想来和沈鹤青最后一次见面还是在除夕的医院车库,其实从那之后就我就拿了一笔钱砸到了一家侦探所。
刚过正月初八那边通知我,查到了些关于那个司机的蛛丝马迹。
听到他叫“李浩”的时候我就立刻想了很多事,这个名字在嘴边这么多天,愣是不记得当年林阿姨曾一口一个“李师傅”地叫他。
“李浩”是他那个年纪的人里最大众且重名率最高的名字之一。
也可能实在太普通了,普通到我记不起来。
当年的事有些蹊跷和惊人咋舌的巧合,比如,林阿姨出事那天李浩刚好临时有事请假,而且从那以后,他便辞了职,以孩子出国上学为由,带着老婆孩子一起去了加拿大。

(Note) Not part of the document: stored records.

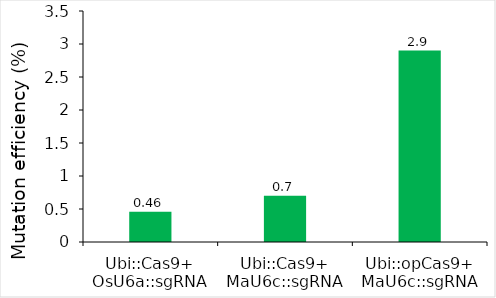
| Category | Series 0 |
|---|---|
| Ubi::Cas9+
OsU6a::sgRNA | 0.46 |
| Ubi::Cas9+
MaU6c::sgRNA | 0.7 |
| Ubi::opCas9+
MaU6c::sgRNA | 2.9 |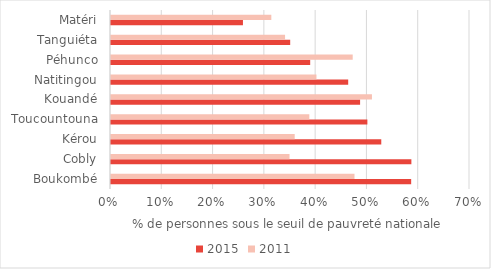
| Category | 2015 | 2011 |
|---|---|---|
| Boukombé | 0.585 | 0.475 |
| Cobly | 0.586 | 0.348 |
| Kérou | 0.527 | 0.358 |
| Toucountouna | 0.5 | 0.387 |
| Kouandé | 0.486 | 0.509 |
| Natitingou | 0.462 | 0.401 |
| Péhunco | 0.388 | 0.471 |
| Tanguiéta | 0.349 | 0.339 |
| Matéri | 0.257 | 0.313 |

而时隔多年再回国却依旧和沈鹤青有联系,这只能说明一个问题。
李浩有问题,沈鹤青更有问题。
被我恰巧碰到那就是天意了……
初九,沈矜出国的日子。
我和林兮等一众狐朋狗友开了好几辆商务一起送他去机场,那悲怆又莫名热闹的阵仗让我觉得有点像哪个大户人家的少爷出殡。
临近安检口,他双手抱拳,中气十足,“各位,今日暂别,后会有期,待我归来,重整旧河山!”

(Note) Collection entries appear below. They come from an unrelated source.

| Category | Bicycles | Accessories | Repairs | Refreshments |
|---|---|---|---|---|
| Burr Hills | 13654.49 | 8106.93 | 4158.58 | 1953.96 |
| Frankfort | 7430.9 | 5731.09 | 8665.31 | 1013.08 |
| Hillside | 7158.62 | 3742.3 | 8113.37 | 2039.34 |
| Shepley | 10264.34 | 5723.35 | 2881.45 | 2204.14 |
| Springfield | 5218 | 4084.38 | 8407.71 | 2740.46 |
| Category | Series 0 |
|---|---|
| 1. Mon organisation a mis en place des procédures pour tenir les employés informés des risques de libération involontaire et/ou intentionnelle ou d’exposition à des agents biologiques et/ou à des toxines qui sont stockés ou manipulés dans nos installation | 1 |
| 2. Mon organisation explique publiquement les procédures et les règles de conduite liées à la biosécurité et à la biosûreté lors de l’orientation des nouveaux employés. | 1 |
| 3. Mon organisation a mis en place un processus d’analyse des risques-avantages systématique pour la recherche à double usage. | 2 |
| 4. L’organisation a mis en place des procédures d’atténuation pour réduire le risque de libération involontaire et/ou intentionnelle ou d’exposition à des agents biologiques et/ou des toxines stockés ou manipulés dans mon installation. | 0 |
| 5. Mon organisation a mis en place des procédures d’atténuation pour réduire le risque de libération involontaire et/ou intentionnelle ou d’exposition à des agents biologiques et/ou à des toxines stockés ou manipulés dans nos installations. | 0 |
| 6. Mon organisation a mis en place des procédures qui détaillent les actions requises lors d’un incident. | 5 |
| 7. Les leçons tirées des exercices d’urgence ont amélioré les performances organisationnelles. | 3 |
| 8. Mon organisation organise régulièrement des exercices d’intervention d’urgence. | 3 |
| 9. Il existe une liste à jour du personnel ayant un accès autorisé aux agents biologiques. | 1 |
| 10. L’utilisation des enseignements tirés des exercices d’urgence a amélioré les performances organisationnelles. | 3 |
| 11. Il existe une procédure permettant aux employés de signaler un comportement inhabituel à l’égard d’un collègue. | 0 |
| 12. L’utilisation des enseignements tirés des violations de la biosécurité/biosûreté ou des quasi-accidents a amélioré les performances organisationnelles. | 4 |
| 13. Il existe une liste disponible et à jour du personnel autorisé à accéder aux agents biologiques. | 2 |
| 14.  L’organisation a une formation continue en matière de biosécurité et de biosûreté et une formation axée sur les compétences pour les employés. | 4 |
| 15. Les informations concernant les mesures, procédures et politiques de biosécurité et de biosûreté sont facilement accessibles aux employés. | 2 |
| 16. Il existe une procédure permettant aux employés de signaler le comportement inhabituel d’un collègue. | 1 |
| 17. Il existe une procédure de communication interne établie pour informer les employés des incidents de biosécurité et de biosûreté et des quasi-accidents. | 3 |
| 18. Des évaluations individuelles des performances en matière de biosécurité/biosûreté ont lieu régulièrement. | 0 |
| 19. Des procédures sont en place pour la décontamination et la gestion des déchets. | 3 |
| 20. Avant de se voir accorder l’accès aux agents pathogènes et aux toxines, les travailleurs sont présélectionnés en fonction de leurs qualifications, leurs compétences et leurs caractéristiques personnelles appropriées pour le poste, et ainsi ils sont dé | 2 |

因为声音太大而引来周围的人频频回头,活脱脱一地主家的傻儿子。
最后傻儿子说等他回国的时候也让我按他当年给我开接风宴的标准迎接他。
我满口答应,心想等着,到时候我非做个ppt在大屏上把你这些年做的狗事一次性公之于众。
他在安检台前依然没心没肺地朝我挥手飞吻,我不屑撇嘴,用圆润的嘴型让他快滚。
回去的路上阳光斜着照进车窗,我突然想起有人这么形容过太阳,说它每时每刻都是夕阳也是旭日,当它熄灭着走下山去受尽苍凉残照之际,正是它在另一面燃烧着爬上山巅散布热烈朝晖之时。
这句话太适用于我送别沈矜的心境了,这些年我们绕着地球的两面兜兜转转,早该明白这个世界每分每秒,都有太阳升起。
因为沈矜的这层关系,后来我即使查到了沈鹤青有问题,也没在沈暨白面前说什么。
直到又过了很长时间,我挖到一个惊天消息,李浩的老婆孩子人根本不在加拿大,而是一直销声匿迹地生活在国内的一个海岛,甚至改了姓名。
在我迫不及待打算过去找他们问出当年事实的时候,另一记惊天消息差点震晕我。
把他们困在岛上的人竟然是沈暨白!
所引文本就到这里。